Should you use a data warehouse with a tabular cube?

With SQL Server 2012, Microsoft introduced SSAS “tabular mode”. Tabular mode essentially is a server-hosted version of PowerPivot. In fact, it’s very easy to take an Excel workbook with a PowerPivot model and import that to SSAS as a tabular cube.

When you convert a PowerPivot model to a tabular cube, the new cube fetches data from external data sources just like the original PowerPivot model in Excel did. In other words, you don’t need to have a data warehouse database “in front” of your tabular cube. The question I’ll address below is whether it’s a good idea to have a data warehouse in combination with a tabular cube anyway.

You can build your BI solution with varying degrees of sophistication. More sophisticated is not necessarily better, and you should determine which best fits your needs. I’ll describe the three main scenarios as I see them below.

Scenario 1: No data warehouse

As I mentioned above, you can have a tabular cube without having a data warehouse database. A benefit of this approach is that the only skills you need to learn is how to deploy a PowerPivot model to a server-based tabular cube, and how to create a job that will process this cube according to a certain time schedule. Another advantage is that you can continue developing your solution in Excel, without needing to learn and install the Visual Studio-based tools.

clip_image002

The nice thing of a server-based tabular cube over using PowerPivot in Excel is that you no longer get gigantic Excel files, sometimes larger than 100MB. Your Excel files can have all of the PowerPivot functionality, but since the raw data is stored in the cube instead of the Excel files, your workbooks become very small, often smaller than 100KB.

You can also more easily share the Excel files with peers. As long as you grant them access, they can refresh the Excel file by clicking Refresh All in the data ribbon. Furthermore, the tabular cube enables web-based reports.

The bottom line is that there are lots of benefits of converting your PowerPivot solution to tabular cubes when you need to share or publish the data.

Scenario 2: Data warehouse as staging area only

The next step up the ladder of sophistication is to maintain a data warehouse database for staging data. Using a simple ETL process, presumably built using an Integration Services project in Visual Studio, the external data is retrieved from the external data sources and stored unmodified in staging tables in the data warehouse. The cube is reconfigured to pull data from the staging tables instead of the external data sources.

clip_image004

If you’re a business user without BI development experience building this can challenging. You’ll need to learn how to create a SQL database for the data warehouse with the required staging tables, and how to develop an ETL process that copies data from the external sources into the staging tables. This will require you to learn how to use SQL Server Management Studio and some of the BI design tools in Visual Studio.

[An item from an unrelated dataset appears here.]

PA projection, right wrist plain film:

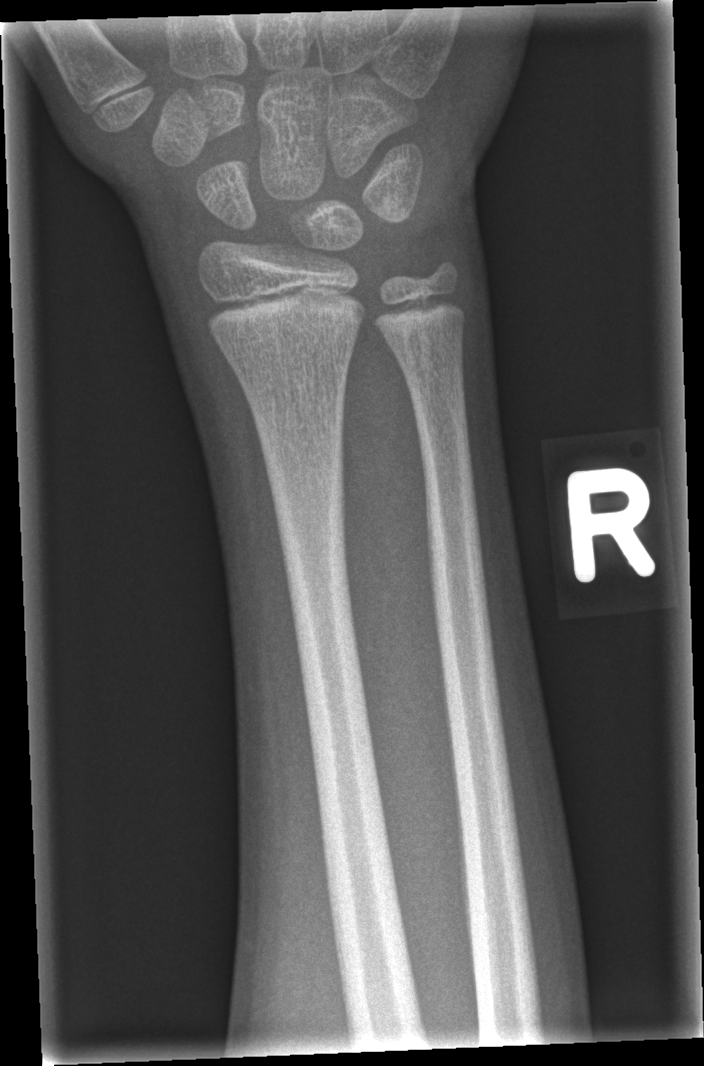
Fracture present, but no bounding box because it is not clearly seen in this view.

One of the main benefits over having no data warehouse is that you’re now no longer limited to the types of external data sources supported by PowerPivot. Also,  you can make your BI system more resilient whereby the cube can be processed even though some of the external data sources cannot be refreshed, for example because they are offline.

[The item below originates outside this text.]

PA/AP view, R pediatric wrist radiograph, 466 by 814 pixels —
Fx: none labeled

Scenario 3: Data warehouse for staging and transforming data

The most supplicated approach I’ll discuss here, the one I commonly use in my BI projects, is to use the data warehouse for both staging raw data as well as transforming that data to an OLAP-friendly data model. This is what I called the “using staging tables” approach to data warehousing in my blog post Designing an ETL process with SSIS: two approaches to extracting and transforming data. The cube gets data from the pre-transformed tables/views in the data warehouse database instead of pulling it from the staging tables as in the previous scenario. Now that you use views and stored procedures to model the data, you no longer need to do those transformations in the tabular cube by renaming and filtering columns etc.

clip_image006

The OLAP-friendly data model provides an extra layer of abstraction which is beneficial for many reasons. When changes are made to the data sources (and therefore also the staging tables), breaking changes can be shielded from the cube and from the reports that depend of them. Also, business users can access the same data they know from the cube using SQL queries, which can be very helpful in certain scenarios. Finally, the transformations in data warehouse can be much more powerful than what it possible in the cube. For example, you can combine multiple tables into one using the SQL UNION statement, which would be impossible to do inside the tabular cube.

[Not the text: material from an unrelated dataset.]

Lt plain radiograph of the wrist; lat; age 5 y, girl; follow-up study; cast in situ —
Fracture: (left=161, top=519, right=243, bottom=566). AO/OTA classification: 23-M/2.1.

Hence, this scenario enables very powerful solutions.

Which scenario to choose?

If you’re a business analyst and not a software developer, the “No Data warehouse” method will be achievable and you’ll be able to better share and publish reports.

If you are a software/BI developer, building a data warehouse will make your solutions more robust and powerful. The benefits of including transformations in the data warehouse (3rd scenario) outweighs the additional amount of work compared to the 2nd scenario, which is why I always choose include transformations in the data warehouse.